Arash Attar-Rezvani: And the uk there's a reason because also we have a [00:32:00] normally, at least a very stable government, there's infrastructure. We have an amazing, you know, you talk about tech and science, amazing engineering schools and workforce, highly skilled workforce. There's a lot of advantages. The difficulty number one, is the psychological, sometimes prejudice, frankly, that people have that is gonna be way more complicated.

Arash Attar-Rezvani: And very often it's happened to us that the clients, you know, were said, well, it wasn't that difficult. But see, we told you there's exception, of course, but more often than not, it's way [00:32:30] easier than they think with a lot of opportunities, size of the domestic market. The importance of middle class, et cetera.

Arash Attar-Rezvani: And then I'd say the other challenge, yes, you have to deal with the administrations depending on what you're doing. Purely private m and a is never gonna be a concern. If you're dealing with the. Public markets, securities markets, or you're dealing with specific, you know, you might have to deal with the administration, but I'd say more often than not, it's a rational conversation.

Kison: Labor consultation. I was always, the first one I think about doing any deal in Europe is labor laws are a lot more [00:33:00] stringent than they are in us, where this thing called employment at will,

and

Kison: I don't think it's as as simple over here. Can you tell me a little bit more of what, what goes into the,

Arash Attar-Rezvani: you're right, definitely.

Arash Attar-Rezvani: France is a country that protects the workforce probably more than, and it's one of, I believe only two countries worldwide. The Netherlands being the other one that has a law. I'm going to simplify. Okay. But in a change of control situation, if there's a works council at the level of the target or the seller, I'm [00:33:30] talking now about a foreign buyer coming in and buying a French asset.

Arash Attar-Rezvani: If there's a works council at the level of the target or the seller or both, you need to consult them, the works council of the seller and or the target before you can sign a binding SPA. So of course for a, an American buyer that comes in, they're like, this is insane. So I have to ask the employees what they think about this transaction before I can sign a binding SPAA binding contract.

Arash Attar-Rezvani: And it's one of those things, it's the [00:34:00] French way. Yes, you have to consult them, but somehow it doesn't matter if they say yes or no, it just needs to be done. So it's a process and we've structured deals in a sudden way that the practices develop this practice of a put letter. So basically you do sign an agreement, but only the buyer is bound to buy.

Arash Attar-Rezvani: The seller is not bound to sell until you've done the consultation in the last few years. The government has really done a lot of efforts to put a lot of framework around it. So the consultation takes one month, in some cases, maybe two, but mainly it's done in one month. 95% of the cases, [00:34:30] there is no problem at all.

Arash Attar-Rezvani: You just have to go and explain to the employees, listen, that's our project.
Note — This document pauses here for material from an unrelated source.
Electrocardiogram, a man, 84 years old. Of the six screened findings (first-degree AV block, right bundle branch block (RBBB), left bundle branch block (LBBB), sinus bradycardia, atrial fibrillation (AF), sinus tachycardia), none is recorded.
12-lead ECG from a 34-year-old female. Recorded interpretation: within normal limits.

This is what we're gonna do with the, our plans are our intentions. Of course, it doesn't have to do with employment necessarily because it's way too early at that stage to know any concrete plans in terms of the employment, and often m and a, yes, it could be employment destructive sometimes, but in a lot of cases it saves, you know, because it brings new money.

Arash Attar-Rezvani: Fresh money inside a company could save a lot of jobs as well, although it seems crazy like that. And the problem is if one of the parties is not well advised by people who calmly tell [00:35:00] them, listen, I've done 50 of those. This is how we should do it. This is how we should negotiate the agreements. You'll not have a problem.

Arash Attar-Rezvani: But when the parties, again, back to trust the parties not trusting each other, it probably took more time to negotiate that small employee consultation related agreement than the SPA itself because the parties did not trust what could happen. If you could do this, you could do that. Could the seller instrumentalize the workforce to try and screw me The buyer?

Arash Attar-Rezvani: Pardon my French. It could [00:35:30] create, but this is one out of 10 K. Maybe

Kison: like, let's say I'm looking at a company in France and my plan buying a little tech company is to completely eliminate their management team. This is what we're gonna do purely around the synergies. We have a dominant management team.

Kison: We really don't need their management team at all. There's a handful of people on the tech engineering side, 'cause we're probably gonna end up sunsetting their product and gonna keep it in maintenance mode for the next couple years. Two years out, we're gonna immediately probably reduce the staff 30, 40% and then over two years completely eliminate it.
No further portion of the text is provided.